Assemble a and b and the bracket 7 and assemble with the screw 8.

When the mold electric motor in which the frame 3 is formed in this manner is completed, the power source 23 can be connected through the lead wire 10.

Therefore, when a layer short occurs in the winding 2 of the molded motor, a short circuit current flows in the layered winding 2 to generate heat.

The heat generated by the winding 2 is caused by the temperature relay.
When the temperature relay 31 is detected and the temperature relay 31 operates, the power is cut off and the heat generation is stopped.

Since the temperature relay 31 is mounted between the main winding 2a and the auxiliary winding 2b, the main winding 2
Temperature relay regardless of whether heat is generated in either a or auxiliary winding 2b.
31 will be affected by heat generation.

Moreover, the premix 27 having good heat conduction
Since it is covered with, the heat is easily conducted to the temperature relay 31, and the temperature relay 31 operates sensitively.

If such a temperature relay 31 that operates at an operating temperature of about 170 degrees Celsius is adopted, the difference from the temperature of the winding 2 is preferably about 40 degrees from the conventional common sense. It is possible to adopt the winding 2 of the E type insulation.

The operating temperature of the temperature relay 31 is set to 170
The temperature of the premix 27 at the time of molding becomes 14
By setting a low temperature mode of about 0 degrees, the temperature relay
The difference from 31 is 30 degrees.

Therefore, the temperature relay 31 is hardly affected by the temperature of the premix 27 at the time of molding, and a type of temperature relay called a temperature fuse which does not recover can be adopted. ..

Further, the premix 27 does not have a large temperature difference from the upper limit temperature of the winding 2 of the type E insulation at the time of molding,
There is almost no deterioration of the insulating film, and when combined with these temperature characteristics, a highly reliable method of manufacturing a mold electric motor can be obtained.

[0072]

According to the present invention, since the temperature relay is fixed in the longitudinal direction in the circumferential direction of the stator, when the premix is filled, the flow direction becomes that of the premix which is added to the temperature relay. The pressure is minimized, damage and deviation of the temperature relay can be avoided, and a mode electric motor having a temperature relay that operates reliably can be obtained, and the effect thereof is great.

[Brief description of drawings]

FIG. 1 is a vertical sectional view of an electric motor according to an embodiment of the present invention.

FIG. 2 is a plan view of a stator of an electric motor according to an exemplary embodiment of the present invention.
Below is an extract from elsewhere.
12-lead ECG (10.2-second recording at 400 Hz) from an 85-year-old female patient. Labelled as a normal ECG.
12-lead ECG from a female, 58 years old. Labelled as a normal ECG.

FIG. 3 is a wiring diagram of an electric motor.

FIG. 4 is a perspective view of an essential part showing a state in which a temperature relay is attached.
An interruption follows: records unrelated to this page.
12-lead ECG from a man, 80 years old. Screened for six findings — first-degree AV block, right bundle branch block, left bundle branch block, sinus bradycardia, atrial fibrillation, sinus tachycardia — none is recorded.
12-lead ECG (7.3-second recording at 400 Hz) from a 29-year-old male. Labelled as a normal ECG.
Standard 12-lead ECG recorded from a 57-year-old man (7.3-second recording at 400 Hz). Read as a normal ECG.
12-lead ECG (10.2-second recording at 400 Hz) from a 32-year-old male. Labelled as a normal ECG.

FIG. 5 is a longitudinal sectional view of a main part showing a mold type state.

FIG. 6 is a plan view of an essential part showing how the premix is filled.
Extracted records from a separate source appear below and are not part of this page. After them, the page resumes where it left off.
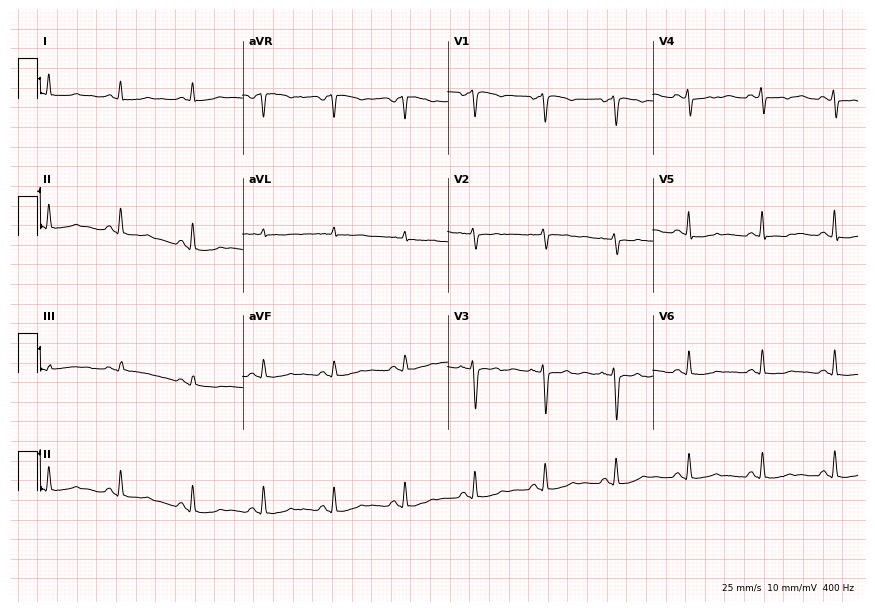
ECG (8.4-second recording at 400 Hz) — a 50-year-old female. Screened for six findings — first-degree AV block, right bundle branch block (RBBB), left bundle branch block (LBBB), sinus bradycardia, atrial fibrillation (AF), sinus tachycardia — none is recorded. Only these six findings were labelled.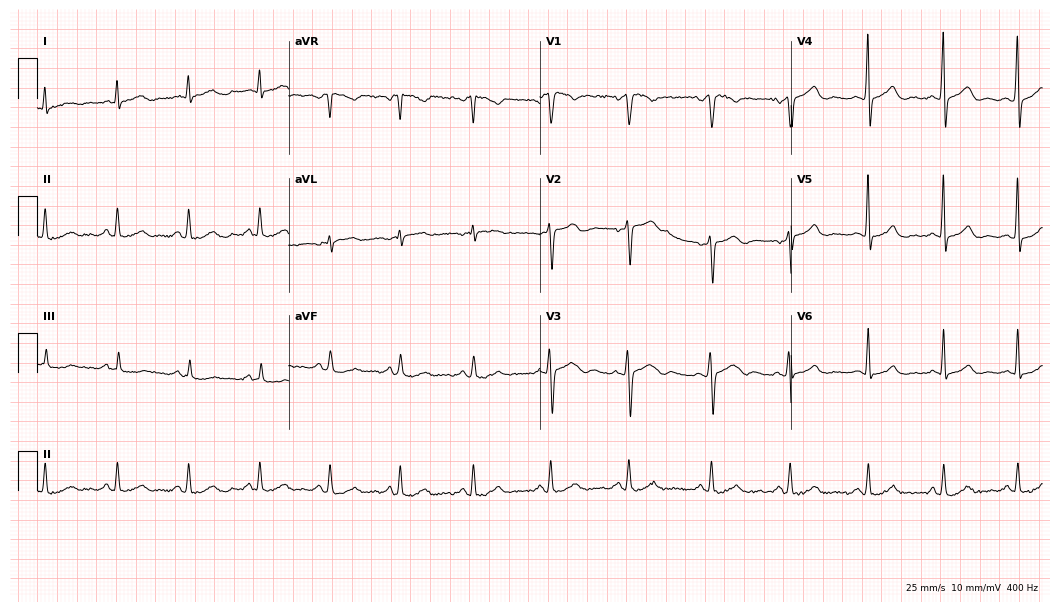
ECG (10.2-second recording at 400 Hz) — a 38-year-old man. Screened for six findings — first-degree AV block, right bundle branch block, left bundle branch block, sinus bradycardia, atrial fibrillation, sinus tachycardia — none is recorded. Findings outside these six are not listed.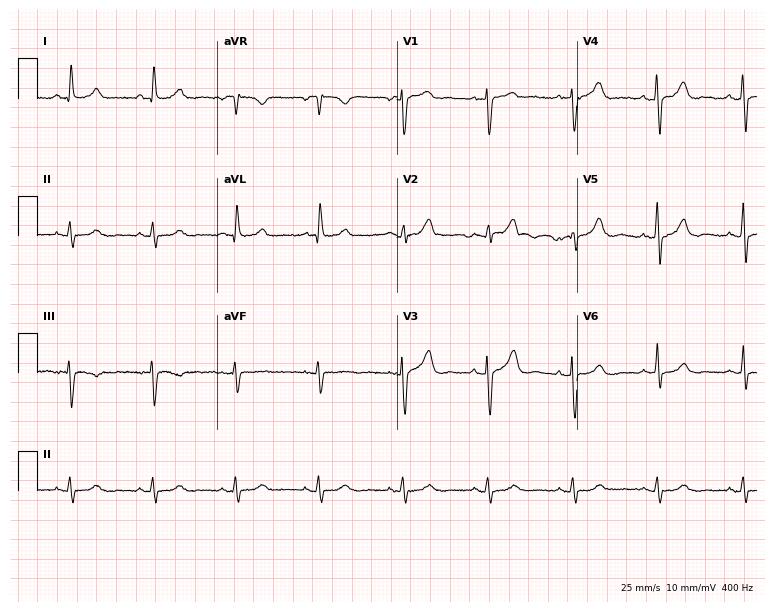
12-lead ECG from a male patient, 77 years old. No first-degree AV block, right bundle branch block (RBBB), left bundle branch block (LBBB), sinus bradycardia, atrial fibrillation (AF) or sinus tachycardia recorded for this tracing. Only these six findings were labelled.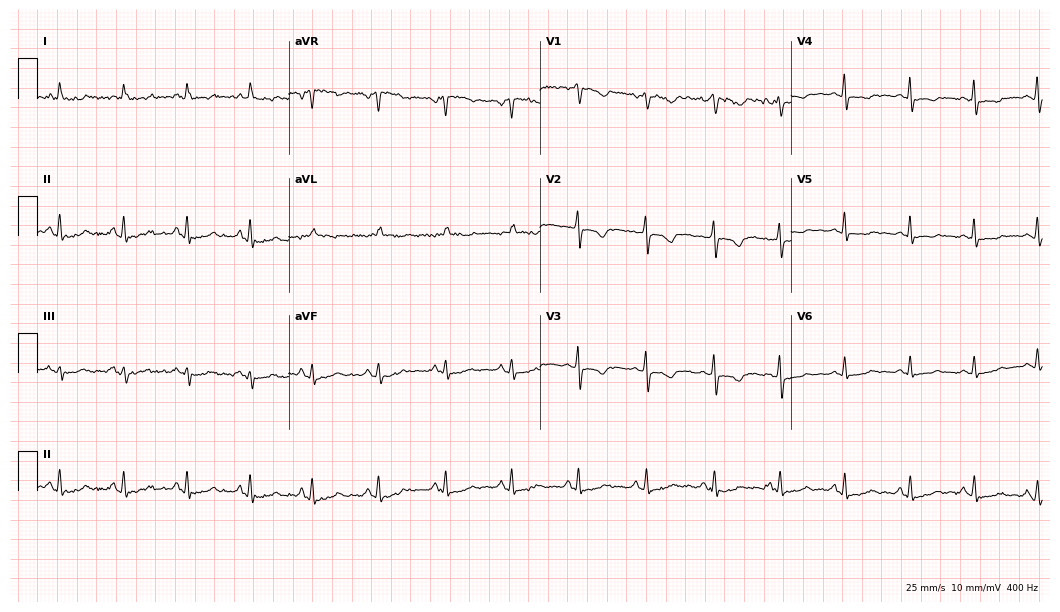
12-lead ECG (10.2-second recording at 400 Hz) from a 48-year-old female patient. Screened for six findings — first-degree AV block, right bundle branch block, left bundle branch block, sinus bradycardia, atrial fibrillation, sinus tachycardia — none is recorded. Only these six findings were labelled.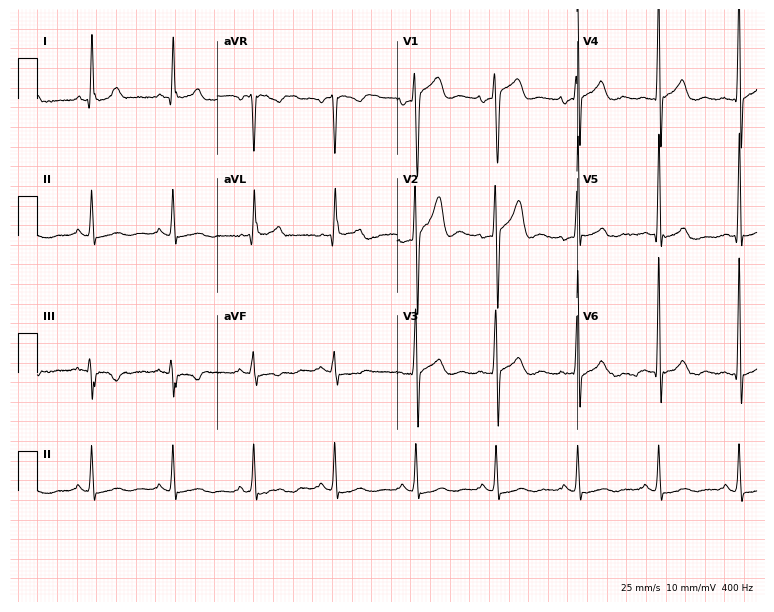
Electrocardiogram (7.3-second recording at 400 Hz), a male patient, 44 years old. Of the six screened findings (first-degree AV block, right bundle branch block (RBBB), left bundle branch block (LBBB), sinus bradycardia, atrial fibrillation (AF), sinus tachycardia), none is recorded.

FIG. 7 is a plan view of an essential part showing how a premix according to another embodiment is filled.

[Explanation of symbols]

 1 ... Iron core 2 ... Winding 3 ... Frame 6 ... Rotor 7 ... Bracket 8 ... Screw 9 ... Printed circuit board 26a ... Upper mold 26b ... Lower mold 31 ... Temperature relay 36 ...... Gate

Claims (1)

[Claims] 1. A mold motor for forming a frame with a premix mold on the outer circumference of a stator, wherein a stator is mounted and a mold type capable of filling the premix with the outer circumference is formed. When the stator is mounted on the mold type, the premix is filled at a position almost at the end face of the stator.
A temperature motor is provided in the longitudinal direction along the flow of the premix on the downstream side of the premix flowing from the gate, and the premix is used for molding. Production method.